Mechanism of hydrogen residue in metal hydrides formed from high-entropy alloys by inelastic neutron spectroscopy

High-entropy alloys (HEAs) typically contain four or more principle elements in equimolar amounts. We have recently discovered the first bcc HEA-based hydride with reversible hydrogen storage capacity at room-temperature, TiVCrNbH8. In addition, this material excels at many of the traditional showstoppers for applied hydrogen storage in intermetallic hydrides, i.e. degradation after repeated hydrogen absorption/desorption cycling, surface passivation and slow hydrogen sorption kinetics. This material is therefore promising as a future hydrogen storage material. However, the reversible capacity is 1.96 wt.% H2 while the full capacity in TiVCrNbH8 is 3.14 wt.% H2. This means that there are certain interstitial sites within the metal matrix where the H-atoms are bound more tightly than others. If these sites can be destabilized, the full hydrogen storage capacity of would become accessible.

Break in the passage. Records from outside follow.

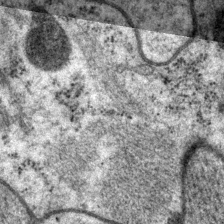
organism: P. pacificus
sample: Pharynx
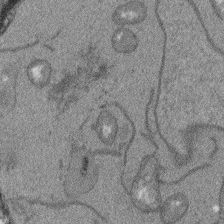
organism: Arabidopsis thaliana
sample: Root tip
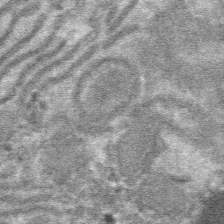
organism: Mouse
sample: Mouse hepatocytes
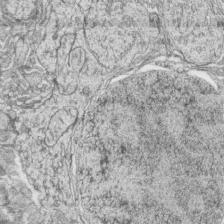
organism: Zebrafish
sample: synaptic ribbons in rod cells and cone cells
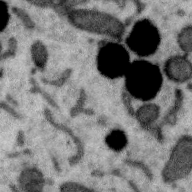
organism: Zebra finch
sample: Brain
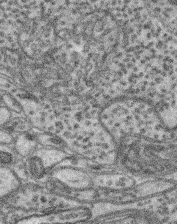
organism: Mouse
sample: Retina
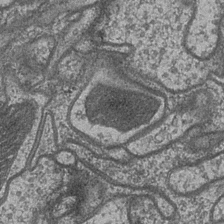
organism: Drosophila
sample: Optic medulla
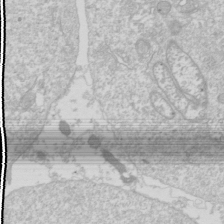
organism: Drosophila
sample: Cell division; meiosis; drosophila spermatocytes
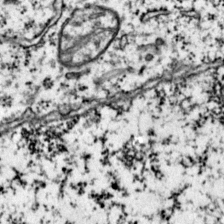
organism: Mouse
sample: Primary visual cortex
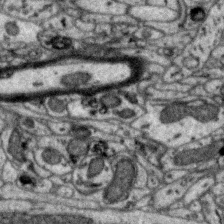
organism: Zebra finch
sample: Brain
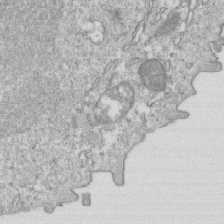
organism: Mouse
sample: Activated OT-1 CD8+ T cells
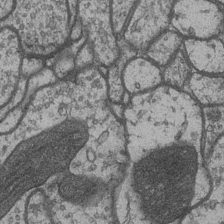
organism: Drosophila
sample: Optic medulla
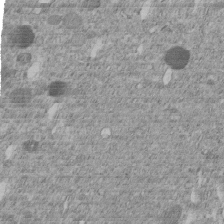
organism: C. elegans
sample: C. elegans embryo early stage
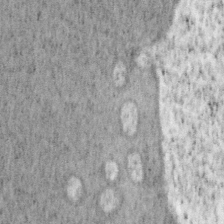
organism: Mouse
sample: OT-I killer T cells with ID8 ovarian cancer cells
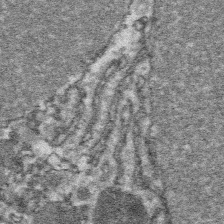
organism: Platynereis dumerilii
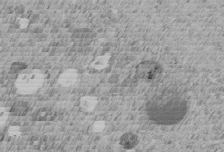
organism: C. elegans
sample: C. elegans embryo early stage
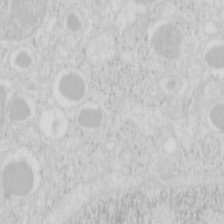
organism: Mouse
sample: Pancreas
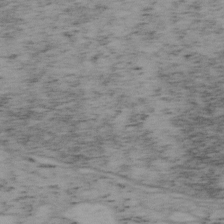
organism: Mouse
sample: OT-I killer T cells with ID8 ovarian cancer cells
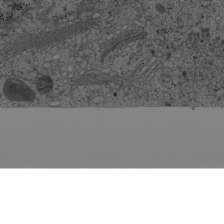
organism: African green monkey
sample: COS-7 cells
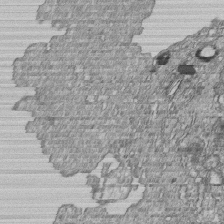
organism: Human
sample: MDA-MB-231 cells
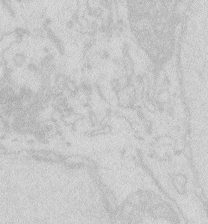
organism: Zebrafish
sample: Macrophage
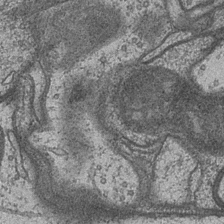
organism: Drosophila
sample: Optic medulla
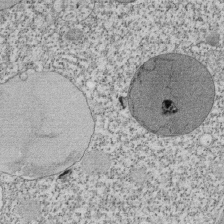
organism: Tetrahymena
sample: Cilia in tetrahymena
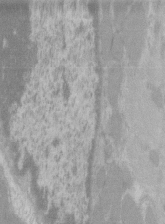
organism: C57BL Mouse
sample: Tibialis anterior muscle cell

高熵合金（High-entropy alloys, HEAs）通常包含四种及以上等摩尔比的主元元素。我们近期首次发现了具备室温可逆储氢能力的体心立方（body-centered cubic, bcc）基高熵合金氢化物TiVCrNbH8。该材料可有效解决金属间化合物氢化物实用化储氢领域长期存在的多项传统瓶颈：反复吸放氢循环后的性能衰减、表面钝化以及氢吸放动力学迟缓问题。因此，该材料有望成为未来极具应用潜力的储氢候选材料。然而，其可逆储氢容量仅为1.96 wt.% H₂，而TiVCrNbH8的理论总储氢容量可达3.14 wt.% H₂。这表明该金属基体中存在部分氢原子结合强度高于其他位点的间隙位置。若能弱化这些位点的氢结合作用，便可充分释放该材料的全部储氢潜力。